While we have data that can be used today for forecasting,
a centralized effort could go a long way to ensuring individual privacy while improving the consistency, latency, breadth and accessibility of relevant data. If done right, this would in turn enable improved accuracy in AI based infectious disease forecasting
as well as valuable visually information dense dashboards.
Sharing Effective Interventions and Remediations
One key ingredient to this system, which goes further than what we do with weather forecasting, is to actually include all intervention and remediation efforts taken by state, county and municipal governments. If our dataset also includes these efforts in a normalized fashion, such as the dates and extent of school and business closures, our system could also help automatically assess the impact of these changes on actual case counts. If government officials are armed with detailed knowledge on how remediation actions affected future case counts, deaths and hospital utilization, they can make more informed and granular decisions. For example, a high probability of infection in a particular neighborhood 2 weeks out might trigger sample based population testing, which might in turn lead to the limited shutdown of businesses and schools in that neighborhood, rather than relying on the very blunt and broad based often state-wide actions being taken and discussed today.

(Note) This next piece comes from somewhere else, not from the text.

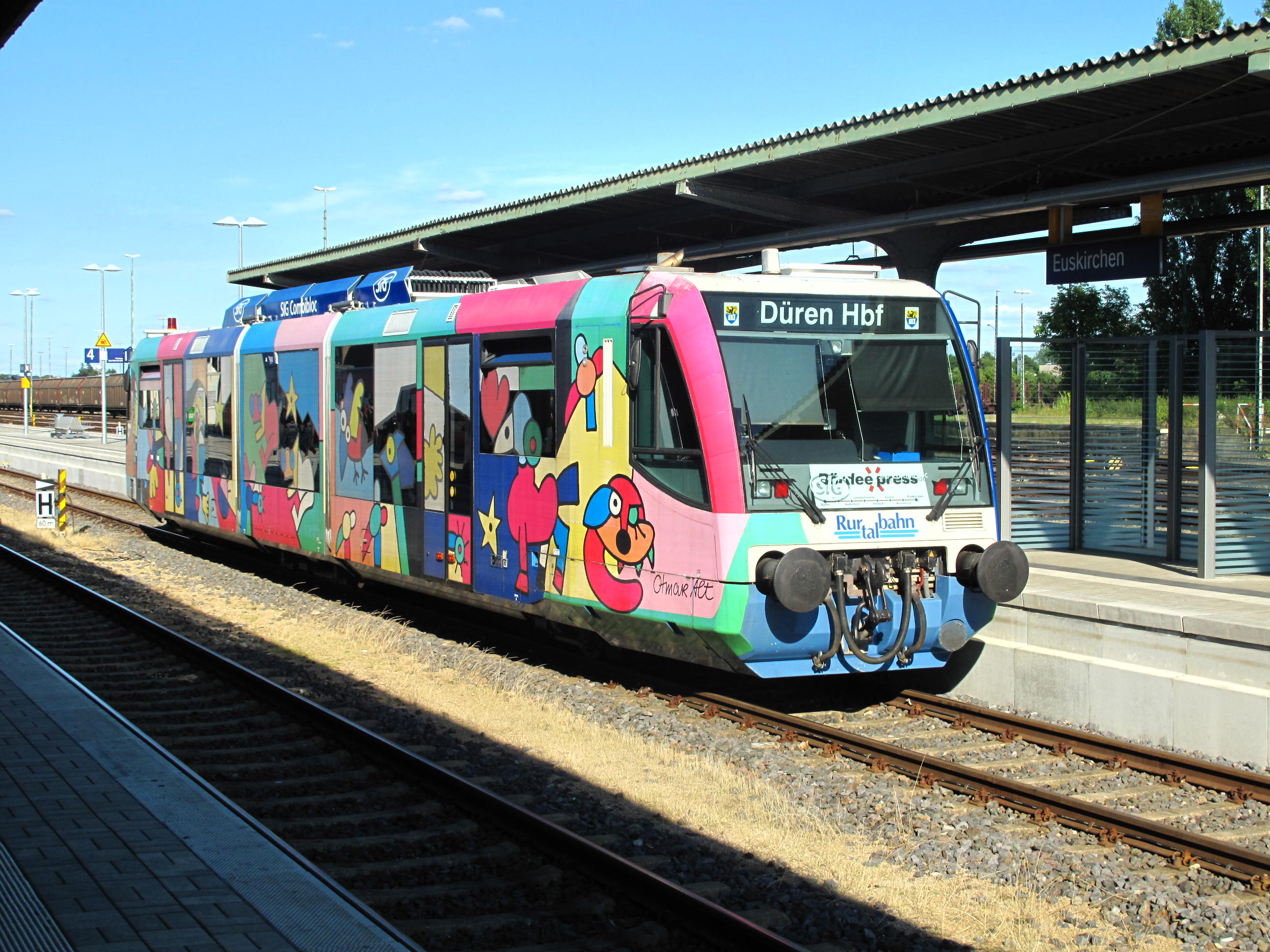 Der vom Künstler Otmar Alt gestaltete RegioSprinter der Rurtalbahn wurde in den 2010er-Jahren öfters für die Fahrten der Bördebahn Düren - Euskirchen eingesetzt, welche damals nur an Wochenenden im Sommer befahren wurde. Die letzten RegioSprinter verließen im Februar 2019 den Kreis Düren auf dem Weg zu ihrem neuen Einsatzgebiet in Tschechien.

To summarize, we have not seen the last of Covid-19, in fact, we are now entering a phase where more granular forecasts and remediation impact tracking are essential. This is also not the last pandemic we will see; it is essential that we build up our defenses to minimize the impact. Artificial Intelligence including deep learning based systems like we discussed HERE may prove instrumental. In order to implement such an exhaustive and accurate infectious disease forecasting system, however, we require coordinated action and significant investment in a wide health sensor network and a data aggregation and dissemination platform.